Parallel execution in SAS

The example below shows one way to do parallel execution of SAS sessions. In the example below two SAS sessions is started in parallel and a third is executed depending on the result of the two session.

Gets the path of the main SAS program that is executed.

%macro GetSASProgramPath;
 %qsubstr(%sysget(SAS_EXECFILEPATH),1,%length(%sysget(SAS_EXECFILEPATH))-%length(%sysget(SAS_EXECFILEname))-1);
%mend;

 %let SASProgramPath = %GetSASProgramPath;
%put &SASProgramPath;

Starts the first SAS session. %syslput makes it possible to give the SAS session a macrovariable from the main program. In this case it is the path for the SAS program being executed.
wait=no tells SAS not to wait for the SAS session to end before starting the next SAS session.
%sysrput makes it possible to return a macrovariable from a SAS session to the main SAS program. In this cause it whether or not the SAS session executed with og without errors.

option sascmd = “sas”;
signon remote = OneSes;
%syslput _SASProgramPath = &SASProgramPath;
rsubmit process = OneSes wait=no;
 %include “&_SASProgramPath\<SOME PROGRAM.SAS>”;
 %sysrput FirstSessionError = &syscc;
endrsubmit;

Starts the second SAS session.

option sascmd = “sas”;
signon remote = TwoSes;
%syslput _SASProgramPath = &SASProgramPath;
rsubmit process = TwoSes wait=no;
%include “&_SASProgramPath\<SOME PROGRAM.SAS>”;
%sysrput SecondSessionError = &syscc;
endrsubmit;

The statement below waits for the two sessions above to finnish and executes a SAS program if the two sessions did not fail.

waitfor OneSes TwoSes;
signoff OneSes;
signoff TwoSes;
%macro FinalRun;
%if &FirstSessionError < 5 and &SecondSessionError < 5 %then %do;
%put –== No Errors ==–;
%include “&_SASProgramPath\<SOME PROGRAM.SAS>”;
%end;
%mend;
%FinalRun;

Use SAS with multiple cores in a CPU – and other hardware considerations

SAS does use multiple cores in some of it’s procedures eg.
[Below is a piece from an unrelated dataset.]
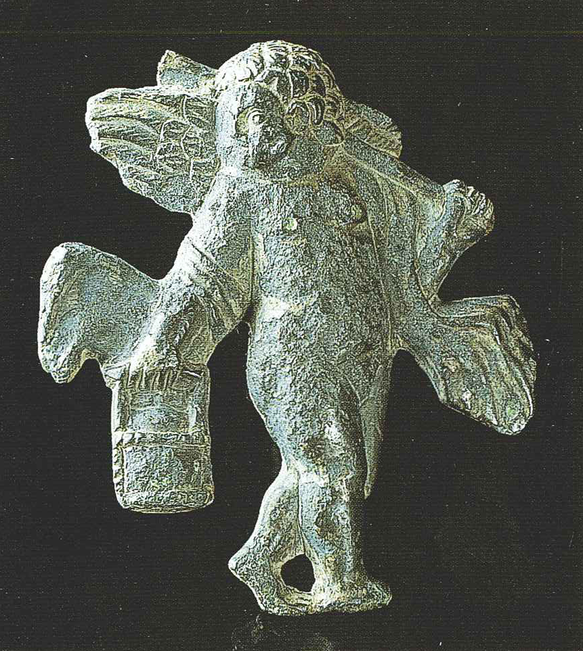 Römischer Bronzebeschlag in Form eines Amors aus Hellerhausen bei Wüsten, Bad Salzuflen.Gefunden von Leo Nebelsiek, 1935; H = 7,8 cm; B = 6,7 cm; D = 1,0 cm

PROC SORT, PROC SQL (order by and group by) and others. The use of parallel execution was introduced with SAS version 9. A description of how SAS uses threads can be found here.

It is possible to test the use and impact of executing SAS using multiple cores in parallel by using the OPTION NOTHREADS. This option tells SAS, not to use parallel execution when possible. OPTION THREADS is on by default. It is also possible to do some experimenting with OPTIONS CPUCOUNT where it is possible to set the number of cores for SAS to use in it’s execution of the SAS-program.
Experience says that SAS works best in a 4 core environment. Which probably has something to do with  Amdahls law. That is of course not the case if your system handles multiple users or you start multiple SAS-processes eg. through the use of RSUBMIT with multiple tasks in one SAS-session or a script that starts multiple SAS-sessions.
If you are operating in an Intel environment the type of processor you use can have a big impact on the performance of your SAS-program. Intel XEON X5000-series performs a lot better than the Intel XEON X7000-series. Rule of thumb is that for big jobs a high clockfrequency is preferable.

Another rule of thumb is to use 4GB of RAM per core on a 64bit system and 2GB of RAM per core on a 32bit system of course depending on your individual use of the available memory. Paging of the memory should of course be avoided.

Reading from SSD disks connected to the server is of course very fast but still expensive considering that you probably need some sort of RAID configuration. Writing temporary files and log files to SSD disks could give a performance advantage, but with long seriel writes cheaper disk maybe connected through a SAN might give a better performance than SSD disks.